# home made housing



## stacy (Jul 25, 2012)

This weekend I found to glass candle lanterns. Not sure if that's what they are called. Anyways, I got them to try and make houses out of them for mantis's. Firstly, the top was open and i have then screened now. For the bottom I cut out cardboard and lined it with a mop pad from swifter, thought it would be good for holding in moisture for humidity.The glass door latches with a sliding mechanism which has a slight gap large enough for air to pass through, or small food, but i believe it will be able to hold a housefly well enough.
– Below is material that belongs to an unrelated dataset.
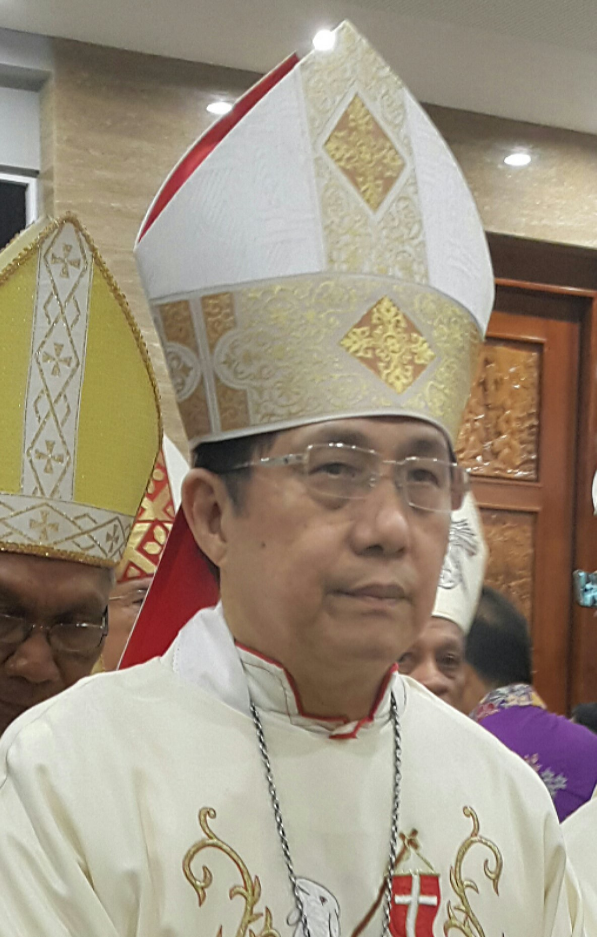 Mgr Henricus Pidyarto Gunawan, Uskup Malang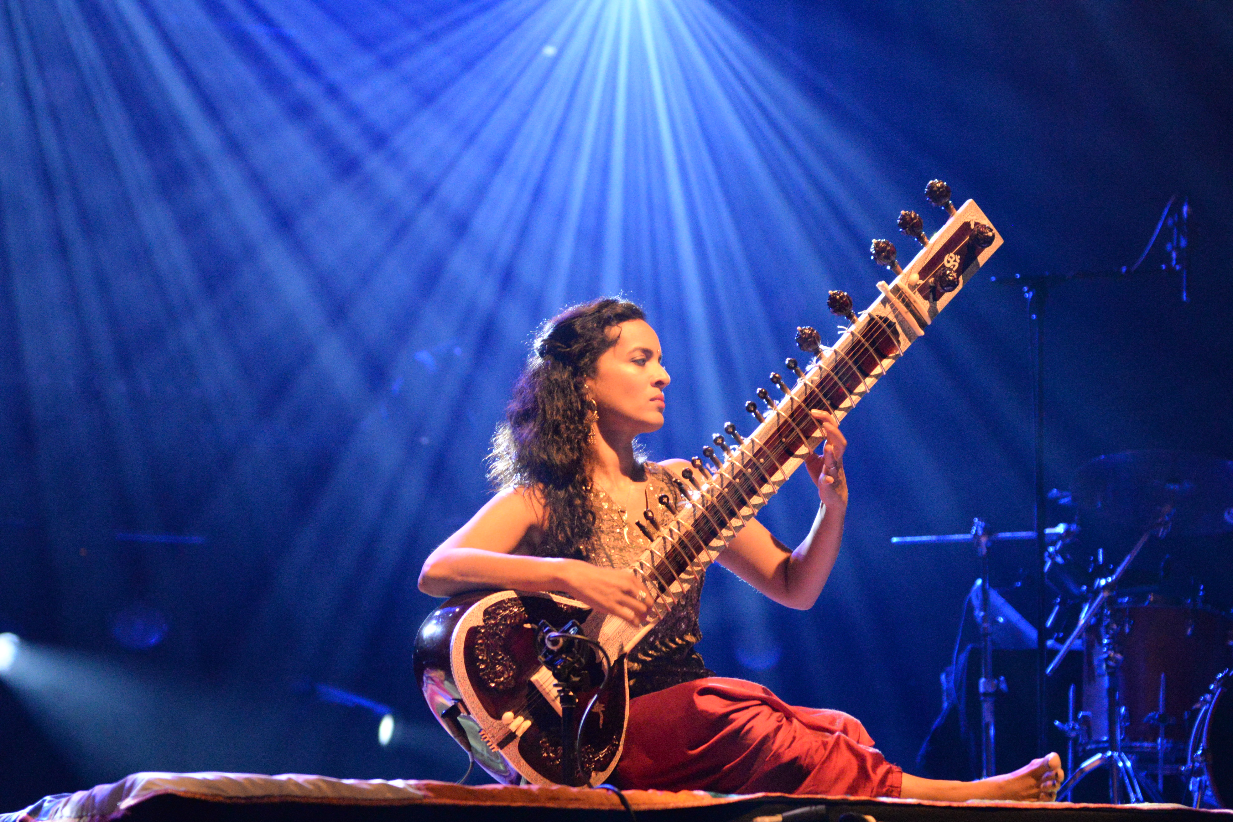 Concert de Anoushka Shankar du 6 août 2014 au Festival Interceltique de Lorient 2014

I added a few sticks, 2 of which lead to the screen top.

Opinions please.


----------



## rs4guy (Jul 25, 2012)

Kinda cool! I prefer the deli cups for ease of care and viewing, but that would make a nice centerpiece or whatever...


----------



## stacy (Jul 25, 2012)

well when they are bigger, don't they need bigger spaces? I'm sitting around thinking how am I ever going to make enough large ones, so please stop me now if i don't lol


----------



## Mvalenz (Jul 25, 2012)

Nice. I feel it's harder to keep humidity levels up when the screen is on top as apposed to the side. But some species like it dry. Good job. I agree, that would look awesome as a center piece to show off some mantids.


----------



## sueb4653 (Jul 25, 2012)

I think its kinda cool


----------



## rs4guy (Jul 26, 2012)

besides the largest of species, 32 and 80oz tubs are more than fine for adults. I keep ghosts and orchids in 32's their whole lives with no issues or mismolts. Larger species like the BF's and others need at a minimum a 80oz, but I use the mesh cubes for them, I have 4, usually enough for what Im currently keeping.


----------



## rs4guy (Jul 26, 2012)

Speaking of, what sthe inner dimensions roughly of that lantern? You could prob house 2-3 ghosts in there and have a sweet living room piece or something. They also dont need high humidity, a big bonus!


----------



## stacy (Jul 26, 2012)

Well I made a cover for it, so there is no screen right now. there are very small air vents under the top part, which isn't visible, nor big enough for even houseflys to escape. I made the second one also. The dimensions are 5 3/4 squared width wise and 7 1/2 inches tall.


----------



## JSaff86 (Jul 27, 2012)

wow that is a very nice setup you made there! as far as needing a bigger setup id say its not a must but if you can go for it. i know if i was a mantis id like more room to move around.


----------